● REQUIREMENT:
In the copy, keep every line below as it is and leave out the pictures.

● SUPPLIED DATA:
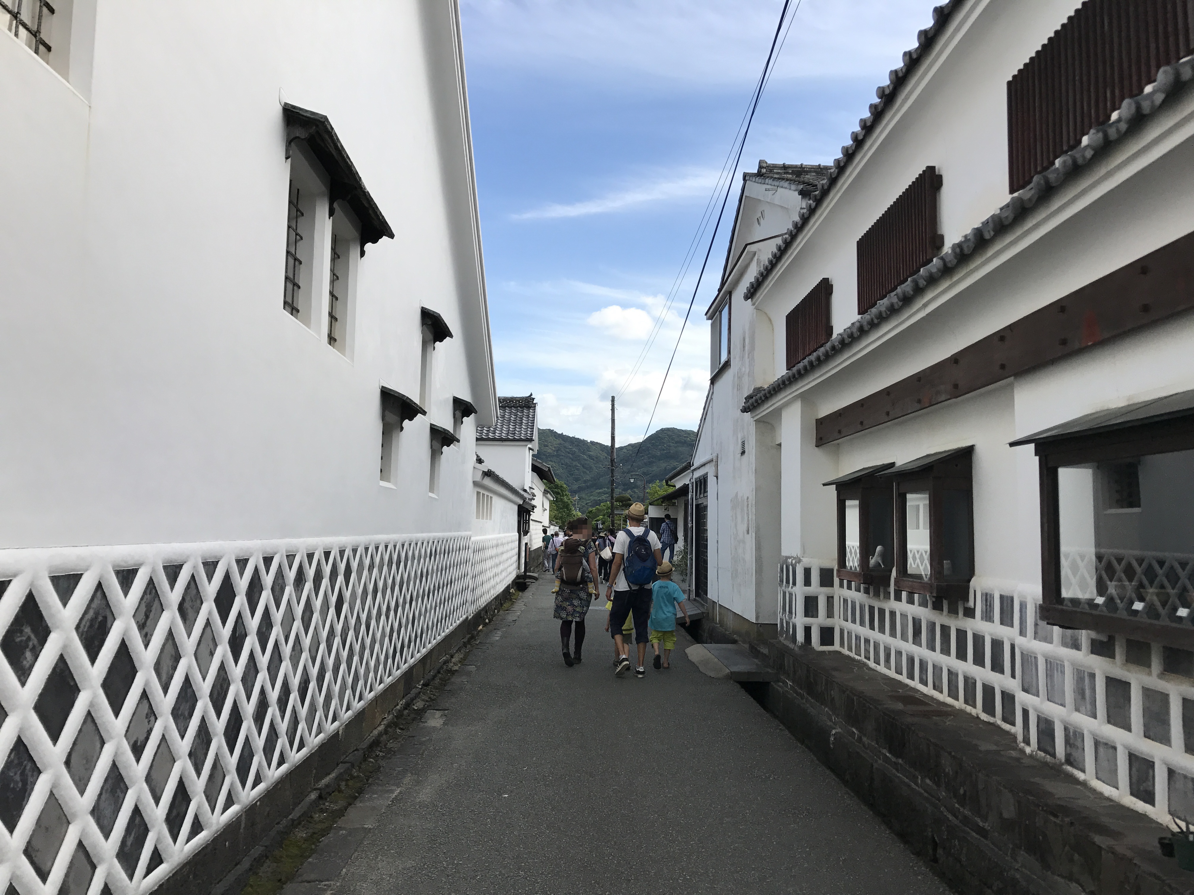 萩城下町の菊屋横丁
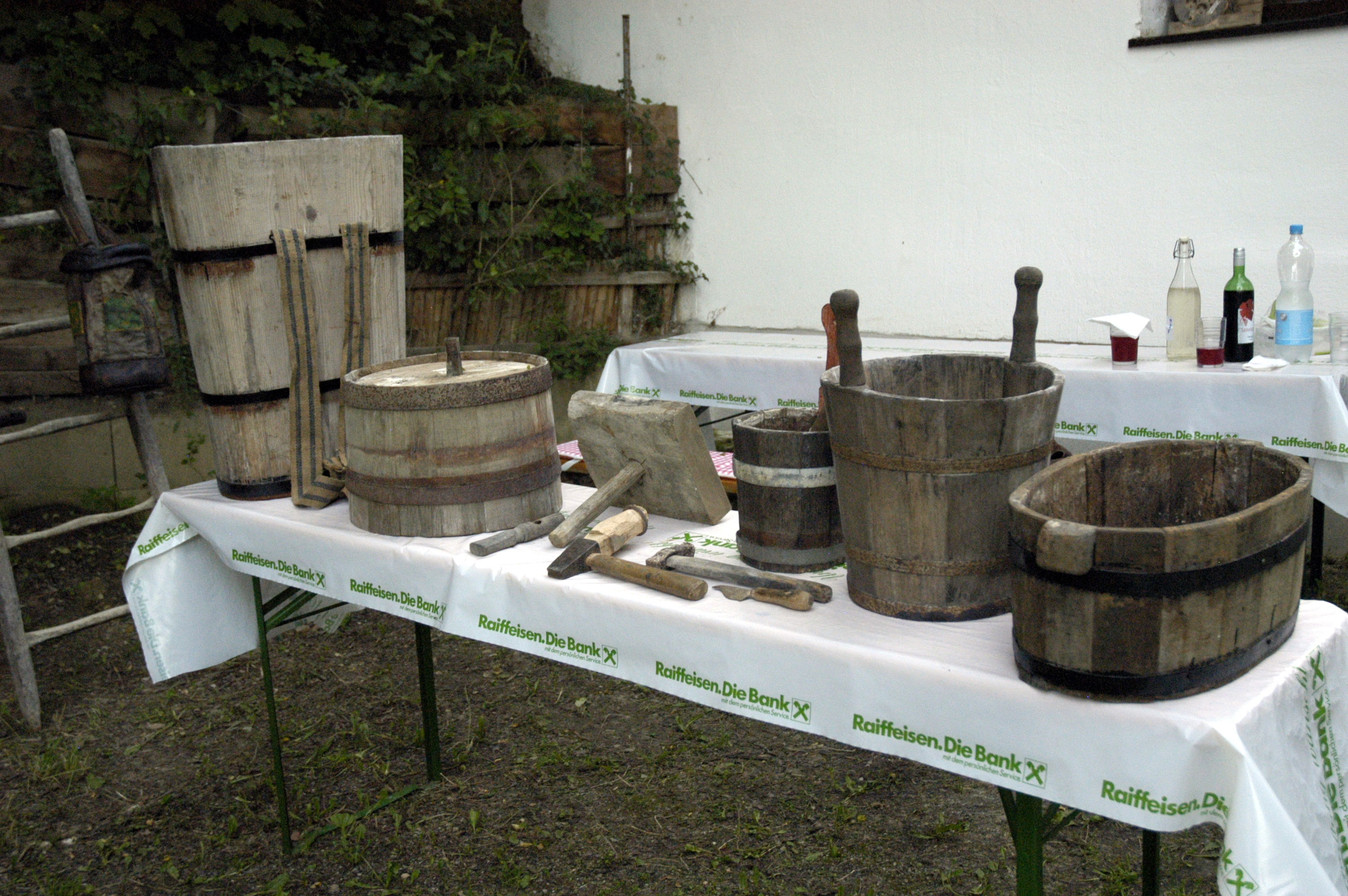 Altes Winzergerät
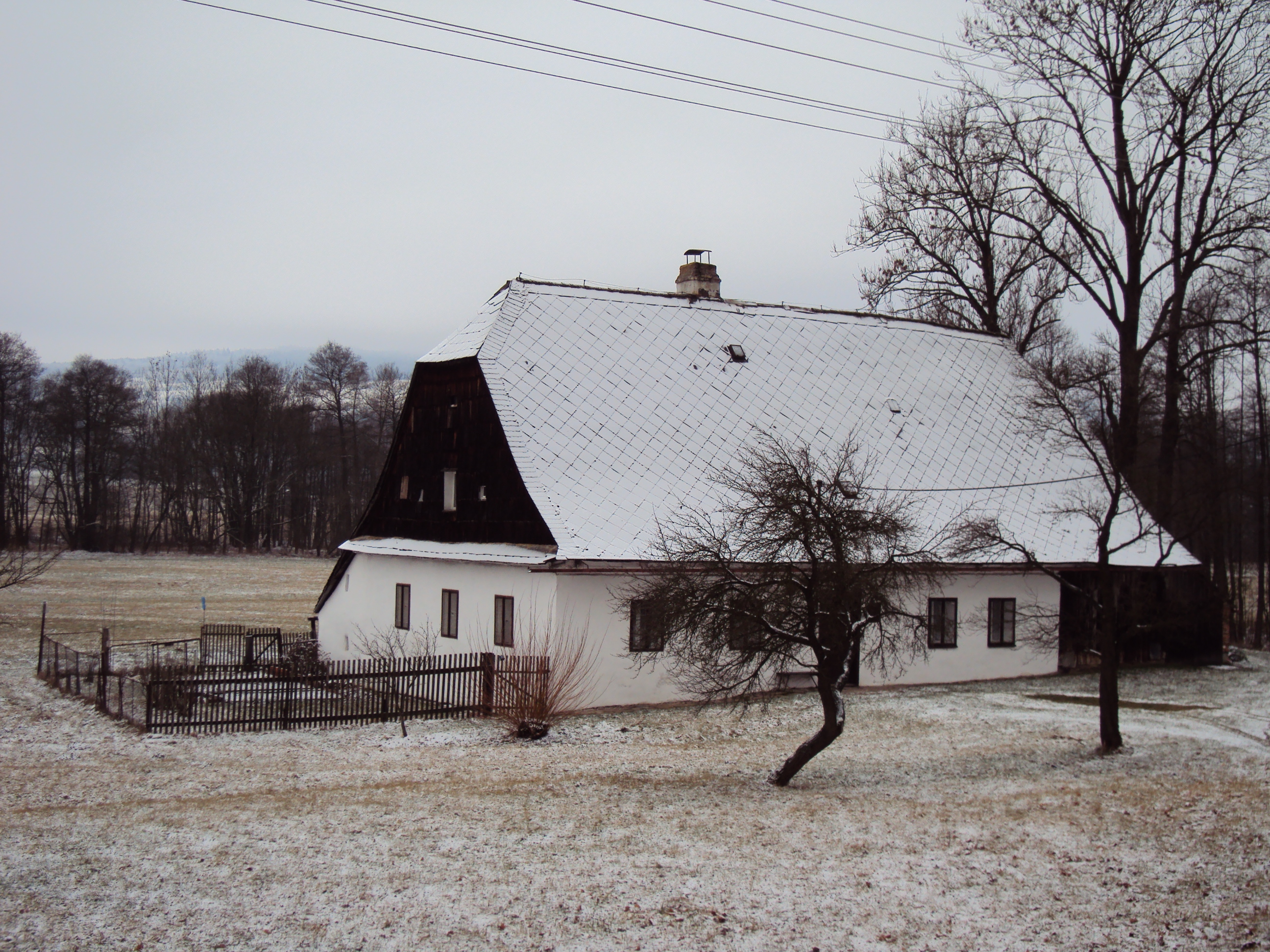 Chalupa Březná
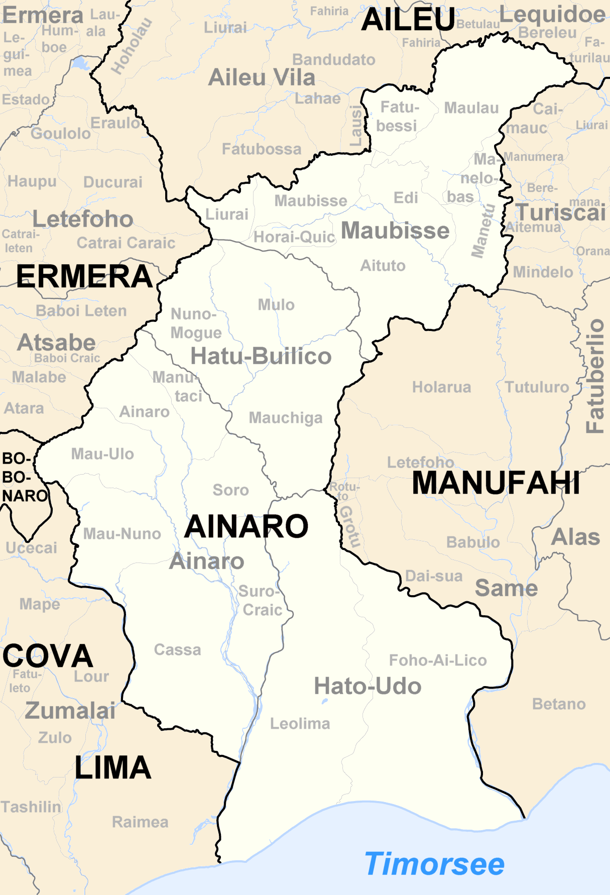 Sucos des Distrikts Ainaro/Osttimor nach der Neustrukturierung 2003, bis zur Gebietsreform 2015

● WRITTEN SOLUTION:
 萩城下町の菊屋横丁
 Altes Winzergerät
 Chalupa Březná
 Sucos des Distrikts Ainaro/Osttimor nach der Neustrukturierung 2003, bis zur Gebietsreform 2015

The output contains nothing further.